== PROBLEM TO WORK ON ==
Give a verbatim copy of the data, leaving the pictures out.

== SUPPLIED MATERIAL ==
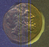 Foto di una moneta
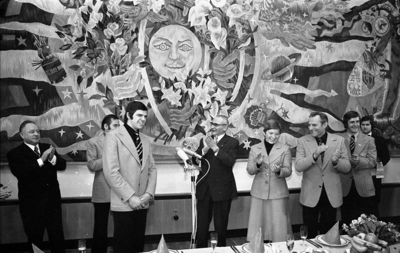 Berlin, Empfang für DDR-Olympiamannschaft ADN-ZB/Koard 17.2.76 Berlin: Empfang für erfolgreiche DDR-Olympiamannschaft Mit herzlichem Beifall danken Gäste und Gastgeber des festlichem Empfanges, den das Präsidium des DTSB der DDR zu Ehren der Teilnehmer an den XII. Olympischen Winterspielen am 17.2. im Interhotel "Stadt Berlin" gab, dem Olympiasieger im Rennschlitten-Doppelsitzer Hans Rinn( 3.v.l.), für seine Dankesworte am Parteiführung und Regierung der DDR. V.l.: Erich Mielke, Manfred Ewald (halb verd.), Hans Rinn, Paul Verner, Margit Schumann, Rudolf Hellmann, Ulrich Wehling. Abgebildete Personen: Mielke, Erich: Minister für Staatssicherheit, Armeegeneral, Politbüro des Zentralkomitees (ZK) der SED, DDR (GND 118977490) Rinn, Hans: Rennschlittensportler, Olympiateilnehmer 1976-1984, DDR Verner, Paul: Vorsitzender des Staatsrates, Sekretär des Zentralkomitees der SED, Präsident des Nationalrates der Nationalen Front, DDR Schumann, Margit: Rennschlittensportlerin, Olympiade 1972, 1976 und 1980, DDR Wehling, Ulrich: Skisportler, Nordische Kombination, SC Traktor Oberwiesenthal, Olympiateilnehmer 1972, 1976 und 1980, DDR
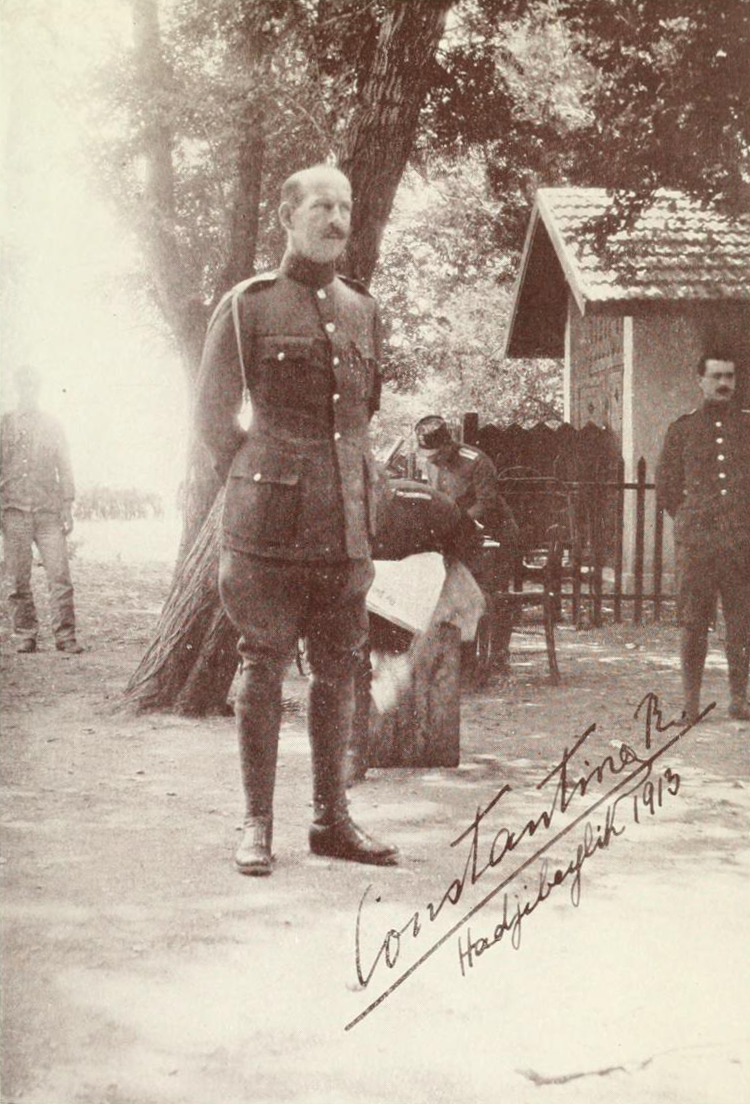 Constantino de Grecia en su cuartel general en Hayi Beilik en 1913.
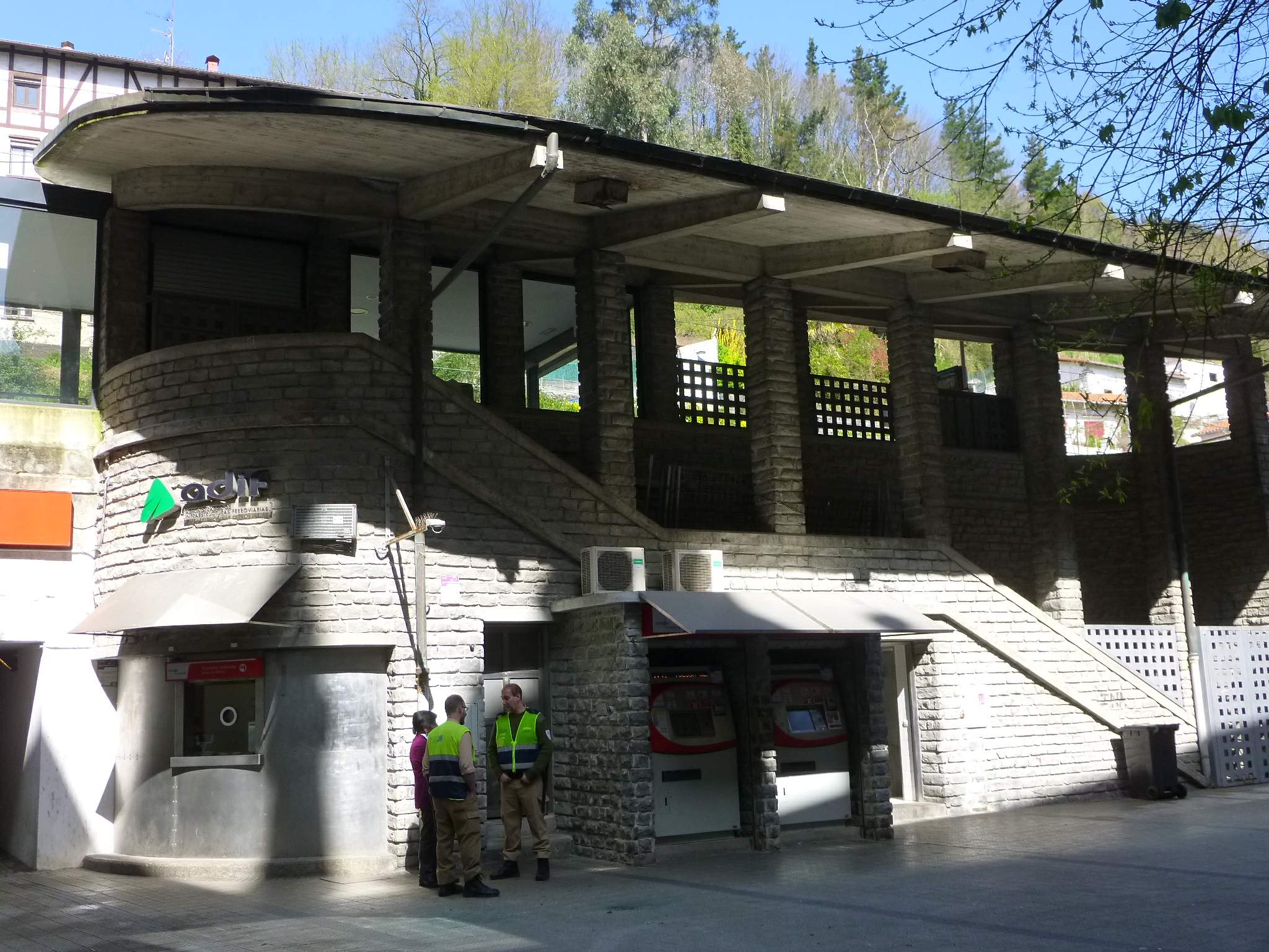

== EXPECTED ANSWER ==
 Foto di una moneta
 Berlin, Empfang für DDR-Olympiamannschaft ADN-ZB/Koard 17.2.76 Berlin: Empfang für erfolgreiche DDR-Olympiamannschaft Mit herzlichem Beifall danken Gäste und Gastgeber des festlichem Empfanges, den das Präsidium des DTSB der DDR zu Ehren der Teilnehmer an den XII. Olympischen Winterspielen am 17.2. im Interhotel "Stadt Berlin" gab, dem Olympiasieger im Rennschlitten-Doppelsitzer Hans Rinn( 3.v.l.), für seine Dankesworte am Parteiführung und Regierung der DDR. V.l.: Erich Mielke, Manfred Ewald (halb verd.), Hans Rinn, Paul Verner, Margit Schumann, Rudolf Hellmann, Ulrich Wehling. Abgebildete Personen: Mielke, Erich: Minister für Staatssicherheit, Armeegeneral, Politbüro des Zentralkomitees (ZK) der SED, DDR (GND 118977490) Rinn, Hans: Rennschlittensportler, Olympiateilnehmer 1976-1984, DDR Verner, Paul: Vorsitzender des Staatsrates, Sekretär des Zentralkomitees der SED, Präsident des Nationalrates der Nationalen Front, DDR Schumann, Margit: Rennschlittensportlerin, Olympiade 1972, 1976 und 1980, DDR Wehling, Ulrich: Skisportler, Nordische Kombination, SC Traktor Oberwiesenthal, Olympiateilnehmer 1972, 1976 und 1980, DDR
 Constantino de Grecia en su cuartel general en Hayi Beilik en 1913.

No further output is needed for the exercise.